We have tried to use what we believe is the most common nomenclature for these variables in Snakemake pipelines in the hopes that Hecatomb is compatible with existing Snakemake profiles and the available Cookiecutter profiles for Snakemake.

We recommend redirecting STDERR and STDOUT messages to log files using the Snakemake variables {rule} and {jobid}, for instance like this --output=logs/{rule}/{jobid}.out. You should also prepend the scheduler command with a command to make the log directories in case they don't exists (it can cause errors for some schedulers), in this example like so: mkdir -p logs/{rule}/ && sbatch .... This will make troubleshooting easier for jobs that fail due to scheduler issues.

The example profile includes a 'watcher' script.
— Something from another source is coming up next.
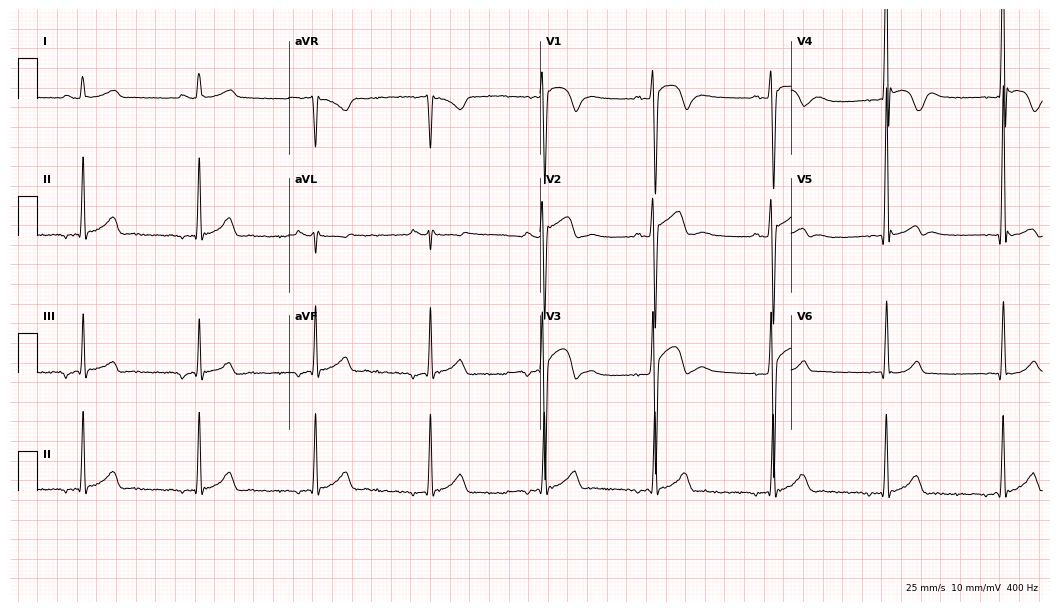
12-lead ECG (10.2-second recording at 400 Hz) from a man, 18 years old. Screened for six findings — first-degree AV block, right bundle branch block, left bundle branch block, sinus bradycardia, atrial fibrillation, sinus tachycardia — none is recorded. Other findings, if any, are not listed.

Snakemake won't always pick up when a scheduler prematurely terminates a job, which is why we need a watcher script. This line in the config file tells Snakemake how to check on the status of a job: cluster-status: ~/.config/snakemake/slurm/slurm-status.py (be sure to check and update your file path). The slurm-status.py script will query the scheduler with the jobid and report back to Snakemake on the job's status.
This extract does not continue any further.